1980 single by Air Supply

"Lost in Love" is a song recorded by the British/Australian soft rock duo Air Supply. The song was written by group member Graham Russell. The original version of the song appeared on the Life Support album in 1979 and was released as a single in Australia, reaching number 13 on the Kent Music Report. The song was remixed for the album of the same name in 1980 and this version was released as a single in the US, reaching number 3 on the Billboard Hot 100.

The song reportedly took Russell just 15 minutes to write and the single was made in a single afternoon. It was among the first he wrote after returning to Australia from touring with Rod Stewart, yet found little work upon his return. Despite being short of money, Russell went on a retreat to South Australia, where he felt the solitude would help him to write new material.

Air Supply's popularity in their native country during the mid to late 1970s had not been matched elsewhere. Russell travelled to England in 1979, and while there, discovered that the group's Australian record label Big Time Records had sold "Lost in Love" to Arista Records in the United States for distribution.

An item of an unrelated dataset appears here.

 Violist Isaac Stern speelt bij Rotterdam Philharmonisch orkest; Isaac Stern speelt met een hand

Soon thereafter, their song became a hit on the music charts in the US.

Cashbox described it as "soft rock, with elegant acoustic guitar work, glistening harmonies, light rhythm and electric piano touches." Record World called it a "willowy ballad," saying that "the soft vocals and
smooth flow are well-suited for soft -rock fans and A/C -pop."

This song was featured in an episode of Family Guy, "Emission Impossible", the 1981 American film Private Lessons, and the Australian film Hotel de Love.

==Personnel==
- Russell Hitchcock – vocals
- Graham Russell – vocals, guitar
- Frank Esler-Smith – keyboards

==Chart performance==
Within six weeks after its release, the song made it to the top 40 and was in the top 10 seven weeks after that. It spent four weeks at number three on the Billboard Hot 100 chart in May 1980 and topped the Billboard Adult Contemporary chart for six weeks that same year.

== Music videos ==
There are two music videos for "Lost in Love". One, an official video, has Air Supply singing on a blue background, while their entire band of additional personnel play their music for them. The other one has Air Supply singing live at a concert.

==Charts==

===Weekly charts===

| Chart (1979–1980) | Peak position |
|---|---|
| Australian (Kent Music Report) | 13 |
| Canada RPM Top Singles | 4 |
| Canada RPM Adult Contemporary | 1 |
| France | 10 |
| New Zealand (Recorded Music NZ) | 3 |
| US Billboard Hot 100 | 3 |
| US Adult Contemporary (Billboard) | 1 |
| US Cashbox Top 100 | 2 |

===Year-end charts===

| Chart (1979) | Rank |
|---|---|
| Australia (Kent Music Report) | 82 |
| New Zealand (RIANZ) | 47 |
| Chart (1980) | Rank |
| Canada | 51 |
| US Billboard Hot 100 | 15 |
| US Cash Box | 15 |

==Certifications==

| Region | Certification | Certified units/sales |
| New Zealand (RMNZ) | Gold | 15,000^{‡} |
| United States (RIAA) | Gold | 500,000^{‡} |
^{‡} Sales+streaming figures based on certification alone.

== Dickey Lee and Kathy Burdick version ==
A country music version of "Lost in Love" was recorded later in 1980 by singers Dickey Lee and Kathy Burdick. This version peaked at number 30 on the Billboard Country chart.

== Demis Roussos version ==

That same year 1980, Demis Roussos covered the song on his 1980 studio album Man of the World. The recording featured singer Florence Warner. The cover was also released as a single, which reached no. 3 in Belgium (Flanders) and no. 4 in the Netherlands.

The recording was produced by David Mackay.

=== Track listing ===
7" single Mercury 6000 419 (1980, Germany, Netherlands, Portugal, UK, Peru, South Africa, etc.)

 A. "Lost in Love" (featuring Florence Warner) (3:31)
 B. "Had to Run'" (3:04)

7" single Mercury 6000 601 (1980, Italy)

 A. "Lost in Love" (featuring Florence Warner) (3:30)
 B. "Nascerà (Highway Home)'" (3:10)

=== Charts ===

| Chart (1980) | Peak position |
|---|---|
| Belgium (Ultratop 50 Flanders) | 3 |
| Netherlands (Single Top 100) | 4 |

== Deep Obsession version ==
In 1998, "Lost in Love" was covered by New Zealand pop group Deep Obsession. It was released as their debut single and topped the charts in their homeland, staying at number one for two weeks in August 1998.